Imputation for the full dataset
If an imputation applies to the full dataset, it can be provided in
the impute
argument to PKNCAdata()
:
library(PKNCA)
# Remove time 0 to illustrate that imputation works
d_conc <- as.data.frame(datasets::Theoph)[!datasets::Theoph$Time == 0, ]
conc_obj <- PKNCAconc(d_conc, conc~Time|Subject)
d_dose <- unique(datasets::Theoph[datasets::Theoph$Time == 0,
c("Dose", "Time", "Subject")])
dose_obj <- PKNCAdose(d_dose, Dose~Time|Subject)
data_obj <- PKNCAdata(conc_obj, dose_obj, impute = "start_predose,start_conc0")
nca_obj <- pk.nca(data_obj)
summary(nca_obj)
#> start end N auclast cmax tmax half.life aucinf.obs
#> 0 24 12 74.6 [24.2] . . . .
#> 0 Inf 12 . 8.65 [17.0] 1.14 [0.630, 3.55] 8.18 [2.12] 115 [28.4]
#>
#> Caption: auclast, cmax, aucinf.obs: geometric mean and geometric coefficient of variation; tmax: median and range; half.life: arithmetic mean and standard deviation; N: number of subjects
Imputation by calculation interval
If an imputation applies to specific intervals, the column in the
interval data.frame can be provided in the impute
argument
to PKNCAdata()
:
library(PKNCA)
# Remove time 0 to illustrate that imputation works
d_conc <- as.data.frame(datasets::Theoph)[!datasets::Theoph$Time == 0, ]
conc_obj <- PKNCAconc(d_conc, conc~Time|Subject)
d_dose <- unique(datasets::Theoph[datasets::Theoph$Time == 0,
c("Dose", "Time", "Subject")])
dose_obj <- PKNCAdose(d_dose, Dose~Time|Subject)
d_intervals <-
data.frame(
start=0, end=c(24, 24.1),
auclast=TRUE,
impute=c(NA, "start_conc0")
)
data_obj <- PKNCAdata(conc_obj, dose_obj, intervals = d_intervals, impute = "impute")
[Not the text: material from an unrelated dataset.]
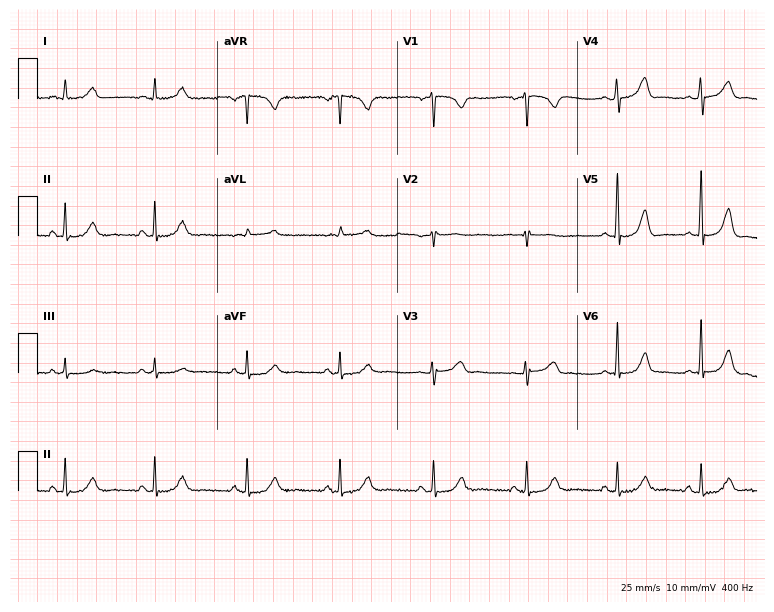
12-lead ECG from a 45-year-old female patient (7.3-second recording at 400 Hz). No first-degree AV block, right bundle branch block (RBBB), left bundle branch block (LBBB), sinus bradycardia, atrial fibrillation (AF) or sinus tachycardia recorded for this tracing. Only these six findings were labelled.
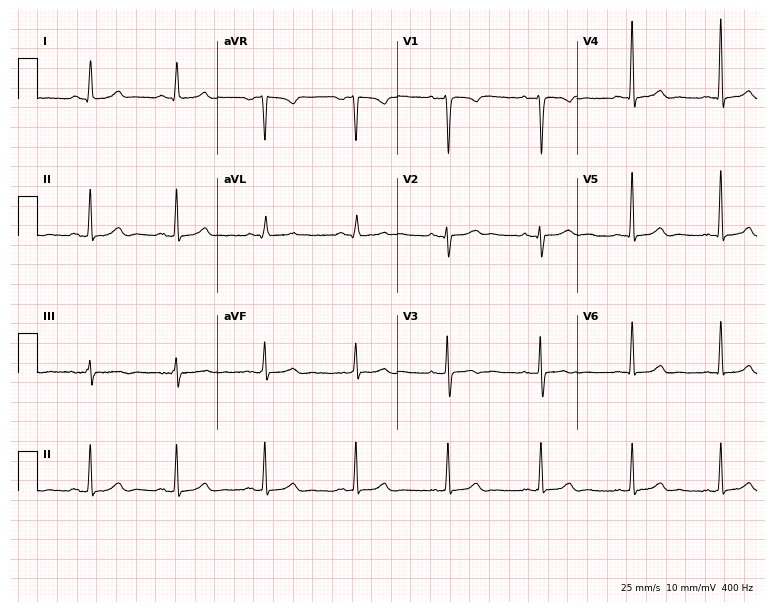
12-lead ECG from a 40-year-old woman. Labelled as a normal ECG.

nca_obj <- pk.nca(data_obj)
#> Warning: Requesting an AUC range starting (0) before the first measurement
#> (0.27) is not allowed
#> Warning: Requesting an AUC range starting (0) before the first measurement (0.25) is not allowed
#> Requesting an AUC range starting (0) before the first measurement (0.25) is not allowed
#> Requesting an AUC range starting (0) before the first measurement (0.25) is not allowed
#> Warning: Requesting an AUC range starting (0) before the first measurement (0.27) is not allowed
#> Requesting an AUC range starting (0) before the first measurement (0.27) is not allowed
#> Warning: Requesting an AUC range starting (0) before the first measurement
#> (0.35) is not allowed
#> Warning: Requesting an AUC range starting (0) before the first measurement
#> (0.3) is not allowed
#> Warning: Requesting an AUC range starting (0) before the first measurement
#> (0.25) is not allowed
#> Warning: Requesting an AUC range starting (0) before the first measurement
#> (0.37) is not allowed
#> Warning: Requesting an AUC range starting (0) before the first measurement
#> (0.25) is not allowed
#> Warning: Requesting an AUC range starting (0) before the first measurement
#> (0.3) is not allowed
# PKNCA does not impute time 0 by default, so AUClast in the 0-24 interval is
# not calculated
summary(nca_obj)
#> start end N auclast
#> 0 24.0 12 NC
#> 0 24.1 12 76.4 [23.0]
#>
#> Caption: auclast: geometric mean and geometric coefficient of variation; N: number of subjects
Advanced: Writing your own imputation functions
Writing your own imputation function is intended to be a simple process. To create an imputation function requires the following steps:
- Write a function where the name starts with
PKNCA_impute_method_
and the remainder of the function name is a brief description of the method. (Such asPKNCA_impute_method_start_conc0
.) - The function should have 4 arguments:
conc
,time
,...
, andoptions
. - The function should return a single data.frame with two columns
named
conc
andtime
. The rows in the data.frame must be sorted bytime
.
In addition to the above, the function may take named arguments of:
-
start
andend
to indicate the start and end time of the interval, and -
conc.group
andtime.group
to indicate the concentrations and times that have not been filtered for the interval.